Exodus 22:5 Moses taught the Jews to dress according to their sexual gender. He did not define the dress for male and female but demanded that the two sexes be distinguished by their dress. This may be different in every culture (e.g. ancient clothing of people of the Bible; African tribe where the more jewelry the men wore, the more masculine they were considered; the wigs worn by men in America’s past; the Scottish kilts worn by men).
1 Corinthians 11:14-15 Paul called for the church in Corinth to respect and maintain the distinction between male and female as it was expressed in the length of hair in that culture. For them to do otherwise would have been “dishonorable”. Paul was not requiring short hair for men and long hair for women, but he was requiring them to respect the difference in hairstyles between men and women commonly held among them.
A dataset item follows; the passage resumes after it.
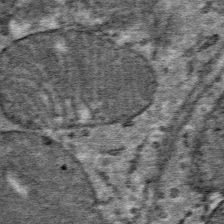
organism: Mouse
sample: Mouse Salivary gland

It is not inherently evil for a man to have long hair (cf. Num. 6:13ff; Jud. 13:5).
In summary… God wants us to dress in a way that will distinguish our gender. This may be different in different cultures, but we must be careful not to blur the distinction between the male and the female by dressing alike and/or cross dressing. It is a disgrace to embrace other gender identity.
Is there a dress code in the Bible? Yes. God is very specific: cover your nakedness and dress modestly, distinguishing your gender. Do not let the world determine what you will wear (Rom. 12:2; Jam. 1:27).
Be Clothed With Jesus! Galatians 3:26-27 "For you are all sons of God through faith in Christ Jesus. For as many of you as were baptized into Christ have put on Christ."
More important than our physical dress, is our spiritual dress. This begins with putting on Christ in baptism. Without Him we are lost in sin and forever doomed with the world. Having put on Christ, we must keep putting Him on as Paul writes in Romans 13:14 “But put on the Lord Jesus Christ, and make no provision for the flesh, to fulfill its lusts.” Are you clothed with Jesus? Be clothed with Jesus, today!